The second arrived in 1972 when Fairport Convention and friends, convening as The Bunch, released an album of rock ’n’ roll classics, with Richard Thompson taking lead vocal on the beauty from the Bronx. The song, with a title which resembles a traditional English folk song, suits The Bunch's treatment well enough, with Sandy Denny and Linda Thompson providing angelic harmonies behind Richard.
However, Roden's rendition is altogether more vibrant and convincing, his almost Middle Eastern scatting at the start telling us that we are listening to an interpretation rather than a copy or a homage.
Here Comes the Song asked the singer – who was to follow Thompson and Denny to Island Records as part of Bronco, The Rivits and as a solo act – for his memories of the song. How did the seven-piece band, a staple of the British soul scene before changing direction, come to make a former American heart-throb’s serenade to his muse a stand-out on their album Outward Bown?

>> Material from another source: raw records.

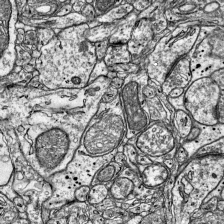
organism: Mouse
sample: Visual Cortex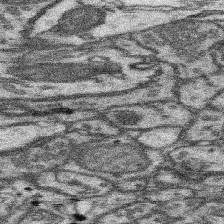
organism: Mouse
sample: Somatosensory cortex neuropil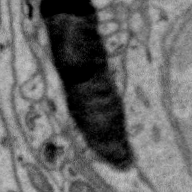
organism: Zebra finch
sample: Brain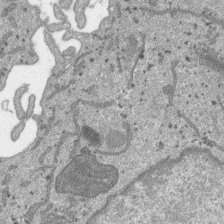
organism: Human
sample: Lung epithelial cells infected with SARS-CoV-2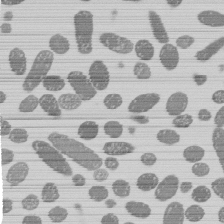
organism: E. coli
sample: Bacterial nucleoid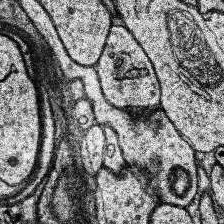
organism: Human
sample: Temporal Lobe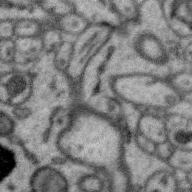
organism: Zebra finch
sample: Brain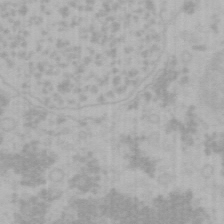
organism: Mouse
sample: Choroid plexus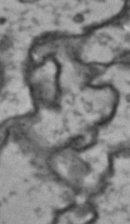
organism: Drosophila
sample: Brain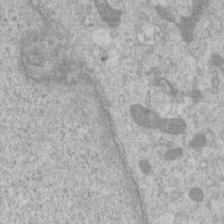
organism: Human
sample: Centriole in RPE cells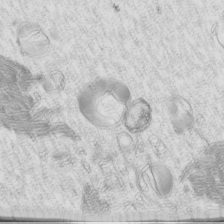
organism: Mouse
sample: Cilia; mouse epididymis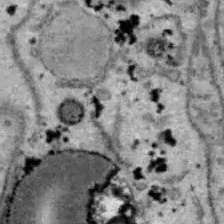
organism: Mouse
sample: Liver from an obese (ob/ob) mouse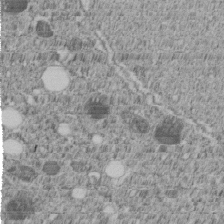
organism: C. elegans
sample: C. elegans embryo early stage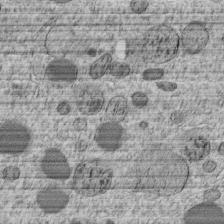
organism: C. elegans
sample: C. elegans embryo early stage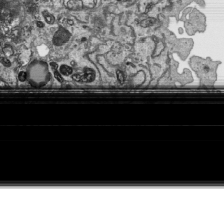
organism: Human
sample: Mitochondria in HCT116 cells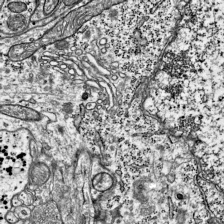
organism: Mouse
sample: Visual Cortex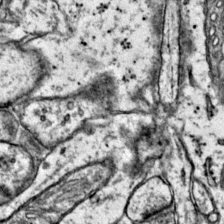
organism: Mouse
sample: Primary visual cortex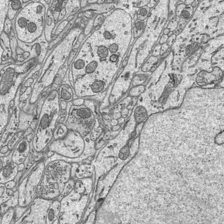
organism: Mouse
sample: Suprachiasmatic nucleus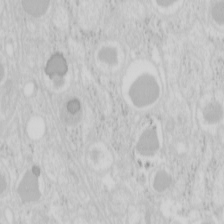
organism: Mouse
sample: Pancreas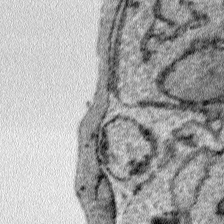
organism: Plasmodium falciparum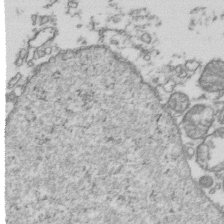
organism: Human
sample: Activated Jurkat CD4+ T cells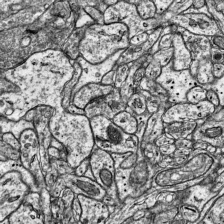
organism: Mouse
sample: Visual Cortex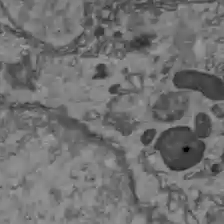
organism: C57BL Mouse
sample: Liver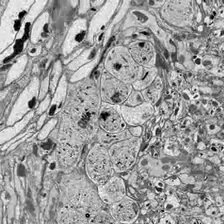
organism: Drosophila
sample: Optic lobe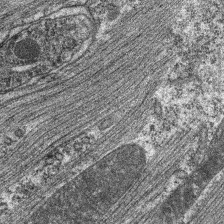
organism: C. elegans
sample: Pharynx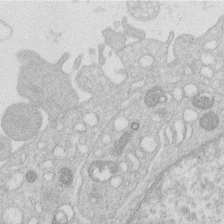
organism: Human
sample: Macrophage cells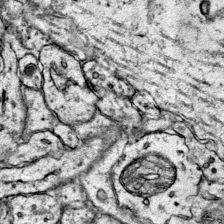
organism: Mouse
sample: Primary visual cortex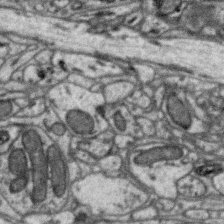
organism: Zebra finch
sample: Brain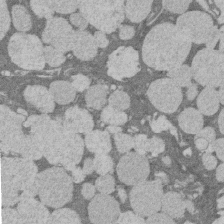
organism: Rat
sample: Salivary granule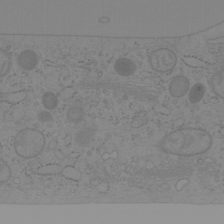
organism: Human
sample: HeLa cells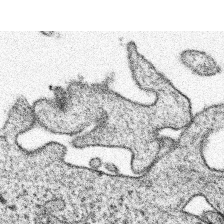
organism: Human
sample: HeLa cells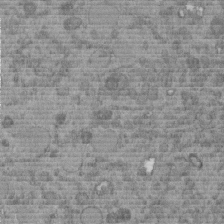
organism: C. elegans
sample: C. elegans embryo early stage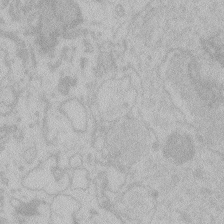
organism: Zebrafish
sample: Macrophage infected with Toxoplasma gondii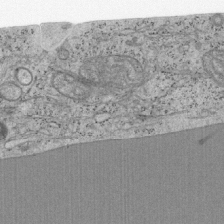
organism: Human
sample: HeLa cells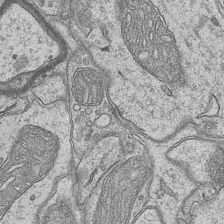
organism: Mouse
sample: CA1 Hippocampus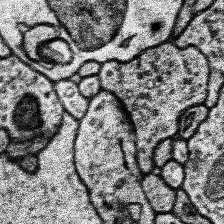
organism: Human
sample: Temporal Lobe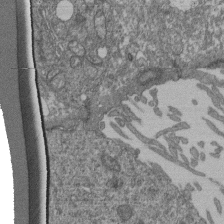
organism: Human
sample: Retinal organoid Rod and Cone cells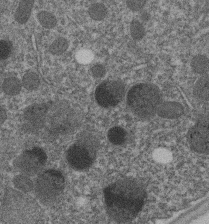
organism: C. elegans
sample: C. elegans embryo early stage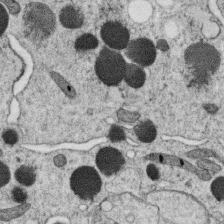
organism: C. elegans
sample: C. elegans oocyte; sperm cells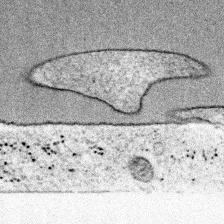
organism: Human
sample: HeLa cells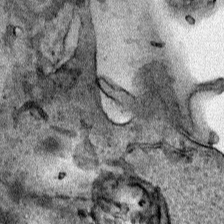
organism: Human
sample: Mitochondria in HCT116 cells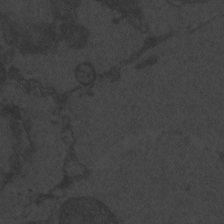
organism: Zebrafish
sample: Macrophage infected with Toxoplasma gondii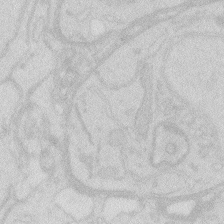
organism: Zebrafish
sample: Macrophage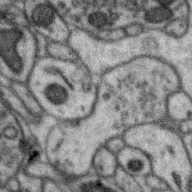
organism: Zebra finch
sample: Brain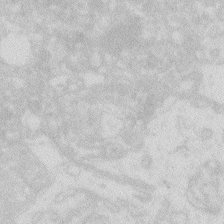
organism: Zebrafish
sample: Macrophage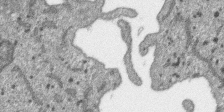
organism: Human
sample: Lung epithelial cells infected with SARS-CoV-2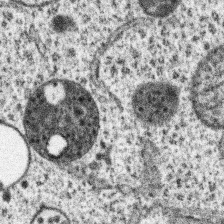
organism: Human
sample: HeLa cells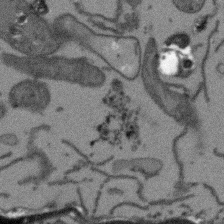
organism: Arabidopsis thaliana
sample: Root tip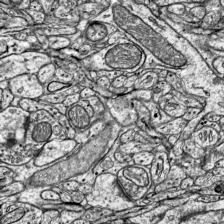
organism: Mouse
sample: Visual Cortex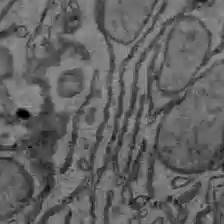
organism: C57BL Mouse
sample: Liver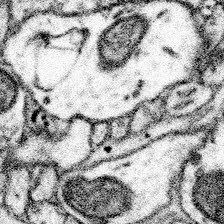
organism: Mouse
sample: Somatosensory cortex neuropil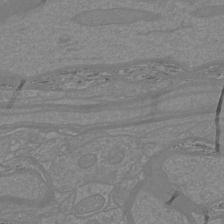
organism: Mouse
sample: Cortical neurons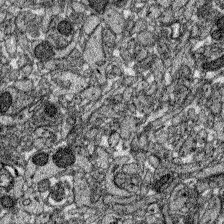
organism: Zebrafish
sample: Larval olfactory bulb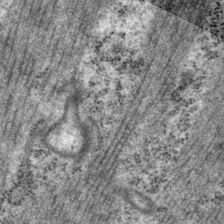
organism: P. pacificus
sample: Pharynx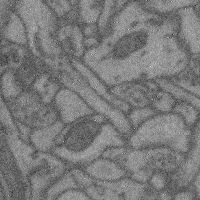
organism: Mouse
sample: Cerebral cortex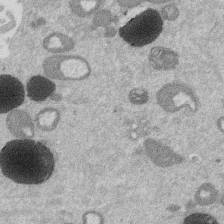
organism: Mouse
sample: Dividing mouse embryo 1 cell stage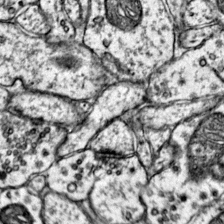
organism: Mouse
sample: Primary visual cortex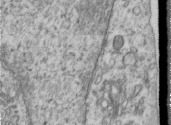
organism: Human
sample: Centriole in RPE cells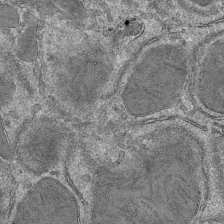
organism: Mouse
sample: Mouse hepatocytes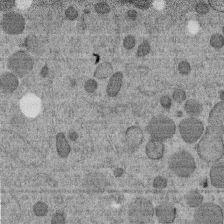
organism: C. elegans
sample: C. elegans embryo early stage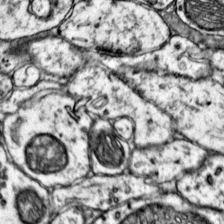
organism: Mouse
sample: Primary visual cortex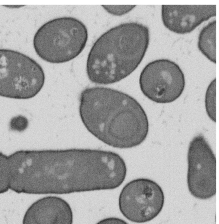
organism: B. subtilis
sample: Bacterial spore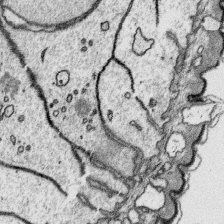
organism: Platynereis dumerilii
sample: Parapodia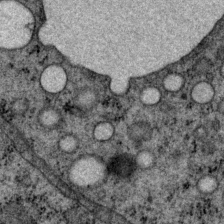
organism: P. pacificus
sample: Pharynx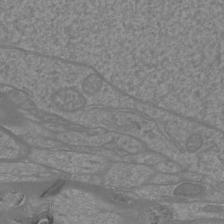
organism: Mouse
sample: Cortical neurons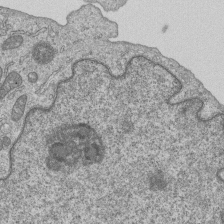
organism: Human
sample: MDA-MB-231 cells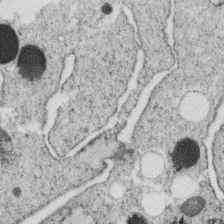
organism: C. elegans
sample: C. elegans oocyte; sperm cells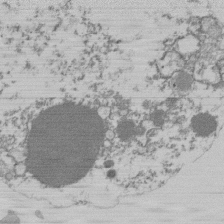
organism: Mouse
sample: Activated Pmel transgenic CD8+ T Cells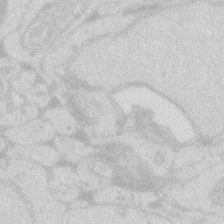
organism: Zebrafish
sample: Macrophage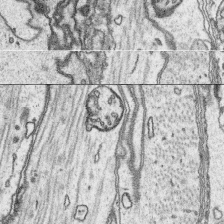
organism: Platynereis dumerilii
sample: Parapodia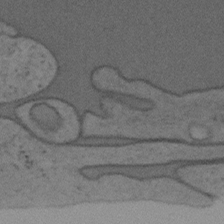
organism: Human
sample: HeLa cells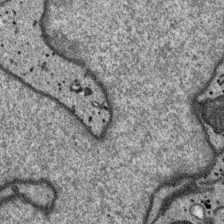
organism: Human
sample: Lung epithelial cells, uninfected (mock) control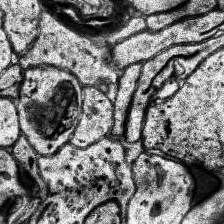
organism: Human
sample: Temporal Lobe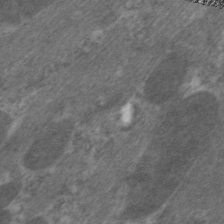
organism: C. elegans
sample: Pharynx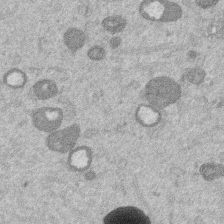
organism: Mouse
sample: Dividing mouse embryo 1 cell stage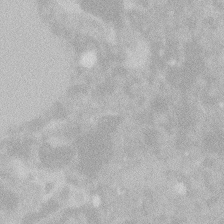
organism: Zebrafish
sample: Macrophage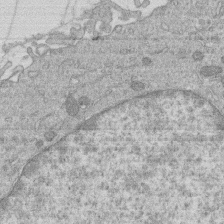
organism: Human
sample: Macrophage cells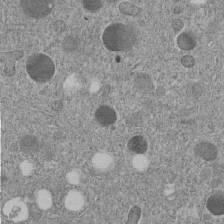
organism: C. elegans
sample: C. elegans embryo early stage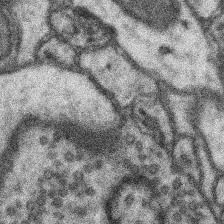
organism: Mouse
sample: Somatosensory cortex neuropil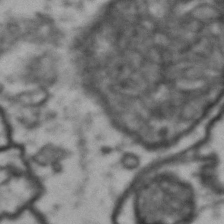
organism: Drosophila
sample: Brain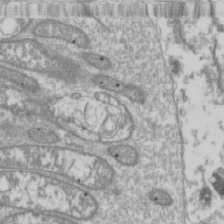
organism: Drosophila
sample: Cell division; meiosis; drosophila spermatocytes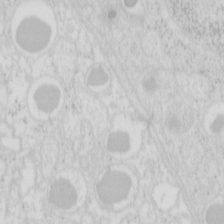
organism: Mouse
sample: Pancreas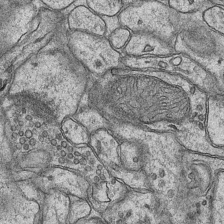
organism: Mouse
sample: CA1 Hippocampus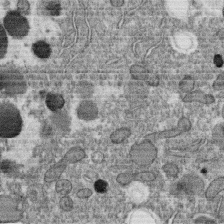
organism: C. elegans
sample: C. elegans oocyte; sperm cells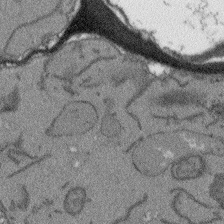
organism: Arabidopsis thaliana
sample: Root tip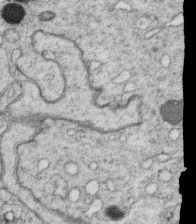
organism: C. elegans
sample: C. elegans oocyte; sperm cells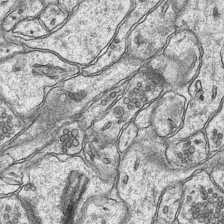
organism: Mouse
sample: CA1 Hippocampus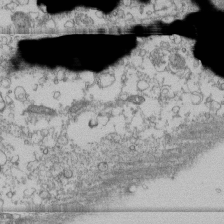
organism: Human
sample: Fibroblast cells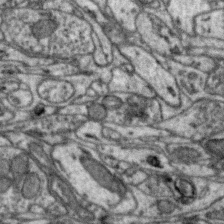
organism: Zebra finch
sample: Brain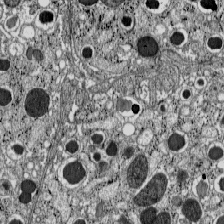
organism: C57BL Mouse
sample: Pancreatic islet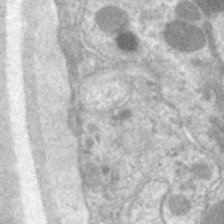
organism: C. elegans
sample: Pharynx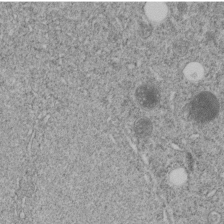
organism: C. elegans
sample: C. elegans embryo early stage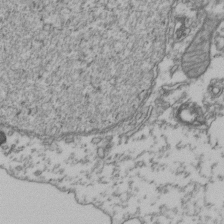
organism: Human
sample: Activated Jurkat CD4+ T cells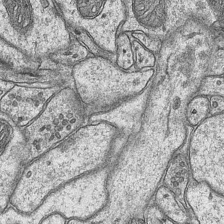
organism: Mouse
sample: CA1 Hippocampus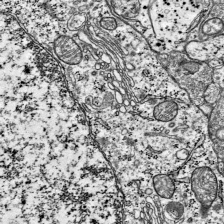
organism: Mouse
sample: Visual Cortex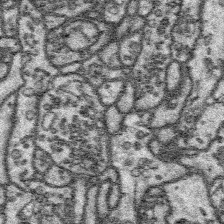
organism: Platynereis dumerilii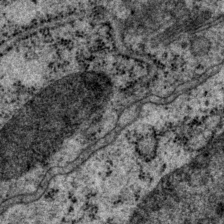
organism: P. pacificus
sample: Pharynx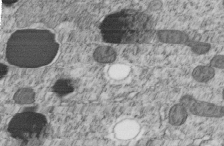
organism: C. elegans
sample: C. elegans embryo early stage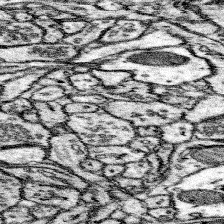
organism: Mouse
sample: Somatosensory cortex neuropil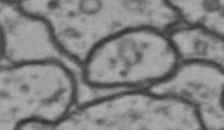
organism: Drosophila
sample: Brain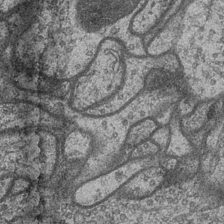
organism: Drosophila
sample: Optic medulla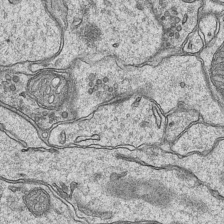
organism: Mouse
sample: CA1 Hippocampus

'When I joined what was then The Alan Bown Set in early 1966 and moved from Kidderminster to London, Bob Pridden was the group’s road manager and his mother took me in as a lodger at their house in West London,’ recalled Roden, now a sprightly 71.
‘Soon afterwards, Bob left to manage the road for The Who and on his early tours of America with them, he would return home with suitcases full of records. Given the life-changing selections of the music he proffered, I’m sure that’s how I got to hear My Girl The Month Of May. It was a B-side as I recall and I instantly loved it – the scatting vocal parts seemed to me a new advance on the previous Belmonts' more traditional doo-wop.'
Roden suggested to the band that it would be a good song for them to perform. ‘We learned it and played it at some of our live shows. It was a bit different to a lot of the stuff we were doing at the time but seemed to go down well with our followers. So it was agreed that we should record it. I think our version is very good but I still think the original is the best.
'I was a fan of Dion's vocal stylings and in the early Seventies I discovered an album by him called Sit Down Old Friend. It was quite a departure, strikingly different to anything of his that I'd heard previously. I absolutely loved it and still do. He’d returned as a fine singer, songwriter, musician. Surprisingly, for a fan, I’ve not read a great deal of his history but I believe he had some ‘wilderness years’ prior to his re-emerging with that fine album.'
Around the time The Alan Bown recorded My Girl The Month Of May, Roden was listening to a lot of the records that Bob Pridden had brought back from America. Among them were The Young Rascals, The Association, Paul Revere & The Raiders and ‘loads of others... very diverse’. He added: ‘I managed to persuade the band to do The Rascals’ You Better Run and a few other songs that weren’t straight out of the soul/Tamla genre we were doing in our live show.’
Outward Bown also included an extraordinarily powerful, horn-driven version of All Along The Watchtower, one of the earliest and best covers of the Dylan song. But their take on Dion’s overlooked pearl stands as its equal and the connection that brought Jess Roden and the band to it continues to this day. ‘Bob and me are still best pals,’ he said.